Xmppmini project details: step by step from the principle of practical XMPP technology development 4. String decoding secrets and message package

2020-11-06 20:10:00 itread01

    This section is longer , But if you do want to decode it manually xmpp Message , I suggest you take a closer look , And it's not really complicated .


    After logging in successfully , We can send and receive messages . The format of the message packet is roughly as follows :

1 <message id="JgXN5-33" to="[email protected]" from="[email protected]/Spark" type="chat">
2   <body>hi, How do you do .</body>
3 </message>


    In fact, there are compatibility problems with packets , Most of all, each client or server will add its own Expansion Kit nodes . In fact, starting from simplifying the agreement , These extensions are better placed in the message body itself , It can also be compatible with other communication protocols , We xmppmini That's what projects do . But it's all a afterword , Our immediate priority is how to decode the packet when we receive it .
    Let's give you a surprise and reassurance : I guarantee that only one function can complete this decoding . Really? ! Let's take a look at how traditional message decoding works . General message stream decoding , In particular xml Or the source code analysis of development language is more often used, and each node will be separated from the stream of bits first , Then a tree structure is formed according to their own rules . First, it is more complicated , From an open source perspective , It's too time-consuming for individual developers to implement , This is also why, as long as it is related to encoding and decoding, it is generally on the third-party library . There is also a very big drawback , Namely xml The ambiguity of decoding is too serious , Include json So is the decoding library , Including many famous libraries, until now, there are many special cases that can't be decoded correctly . Not long before I wrote this article, I saw a golang Development team's bug Report , It's about not being able to decode correctly under certain circumstances xml Situation of .
    Another common method is upper regular expression , I mean, I mean, very personal . Not to mention its decoding errors and ambiguity are also very serious , Every time I rewrite that string, I have to check the regular grammar string , It turns me off when I look at it , It can be said that the code maintenance implemented by regular expression is very poor . In fact, these seemingly complex strings , Just use a string to separate the function . Now let's introduce .
This function was written by me many years ago as an email client 《eEmail》 When the , The purpose is to decode smtp/pop3 Message for . In fact, it can also be used for xmpp/xml Bag . And the principle is easy to understand , It's very worthwhile to introduce it to you in detail .
    First , Let's consider how to get the content of a message in the following format :

1 key=value
2 Key=value
3 key=value;
4 Key=value;


Be careful “key” There is case in , Because this is a very noticeable phenomenon in network packets , The case of a flag is not consistent across implementations . And pay attention to “value” Sometimes there will be “;” Symbols . Yes web Readers of front-end development should be very familiar with this situation .

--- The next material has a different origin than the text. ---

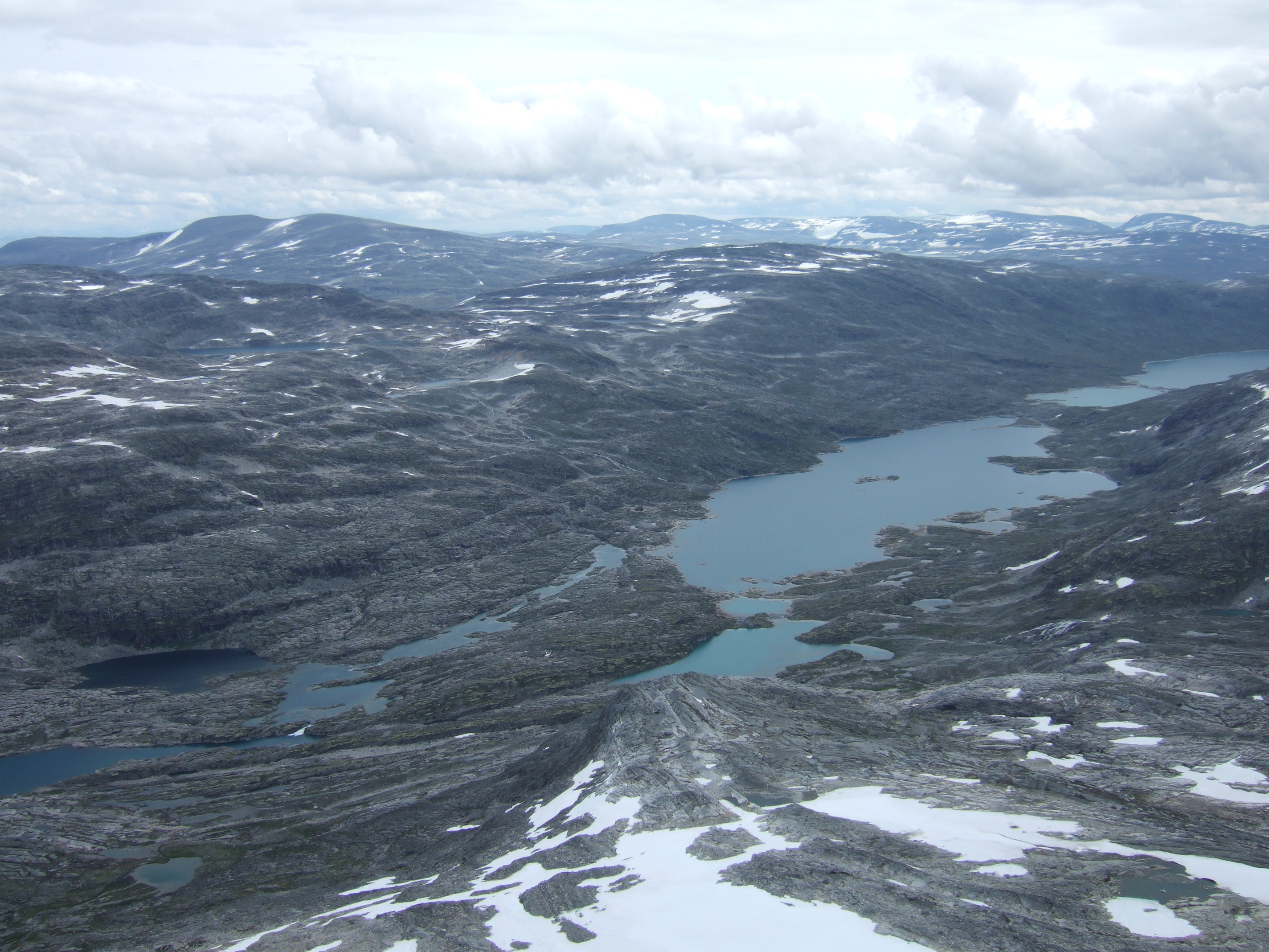 Vikvatnet (also called Vikvatnet) is a lake in Norddal municipality in Møre og Romsdal. It is reaervoar for Tafjord 6 power plant. Vikvatnet was originally two separate lakes, Heimste Vikvatnet in north, and the greater Fremste Vikvatnet south.

And we need to design this handler to achieve the following effect :

1 get_value('key=value', '=', ';');  // Should be  value
2 get_value('key=value', '', '=');   // Should be  key
3 get_value('key=value;', '=', ';'); // Should be  value
4 get_value('key=value;', '', '=');  // Should be  key


    It's actually a string between two separators , And the two separators are not the same . At the same time, consider the case that there is no first separator or no second separator . You don't have to think about the above results , Because it's still a little complicated at this time , Especially without a certain separator, it is more difficult to handle .
    At first, I designed this function and it worked very well , Basically with some regular string query 、 Cutting function can solve the decoding problem . But there's a problem with this function , It's just that the design is too elaborate , After many years golang Language appears , When I tried to port code, I found , I have forgotten the thought of dealing with it , When I write it again , The results are not exactly the same ! It's obviously not appropriate , Because of this xmpp The library of C#、java、 Pure C Wait for multiple versions , I can't do it myself , How to introduce methods to others ? So I have to think about how to divide it into several simple logical processing functions to accomplish the same task . After nearly two days of tossing , Kungfu is not responsible for the heart , I do find that its processing can be broken down into several simple functions . Even better, these simple functions can be combined with a simpler function .
    It's no surprise that this layer of window paper is punctured , Just one of the simplest string separator functions . For example, string “123abc456” Split into two strings “123”、”456” That's all right. . Not good. ! The sharp eyed reader must have found something . This is a string splitting function , No need to write , Almost all development languages have ! That's right ! But there are many problems with these partitioning functions , And there are compatibility problems between them !
    With my earliest realization of Delphi Version and final implementation of golang Version as an example .Delphi By default, the separator function will put spaces without your knowledge 、tab Characters are also used as separators . So when you use its default string separator function, there will be a lot of unexpected results, which make you hard to debug . and golang There's also a problem with the separation of . Some languages are implemented in regular expressions , The result is sometimes even more impractical . The reason is very simple , Because these separators themselves are used to separate multiple string segments , It also considers the case of common separators . And what we need is a clear separation of the specified separator , And a function that only divides a string into two segments .
    Consider the following string :

“1,2,3,4,5”


    After we write our own functions, it needs to be divided into “1”、”2,3,4,5” Two parts . And if it is golang The default implementation of is likely to be “1”、”2”. And the back is gone , Because it puts the second “,” It's also used as a separator .
In fact, the string separator function we want to implement is simpler , It only deals with the first separator . So manual implementation is very simple , Any programmer can do it .
    The concrete implementation is very simple , First query the position of the separator string in the source string , Then cut it and remove the separator itself . This can be accomplished by using the string query and separation functions that are available in development languages . It's very simple , The pseudo code is as follows . However, it should be noted that the expression of string position in different languages is not exactly the same , Most languages set the first starting position of a string as 0 , And some are 1; Also pay attention to when cutting strings , Some development languages do different things when their length exceeds or falls short , Some return the entire string , Some return to empty , Some return as much as they have . Specifically, we need to pay more attention to the implementation .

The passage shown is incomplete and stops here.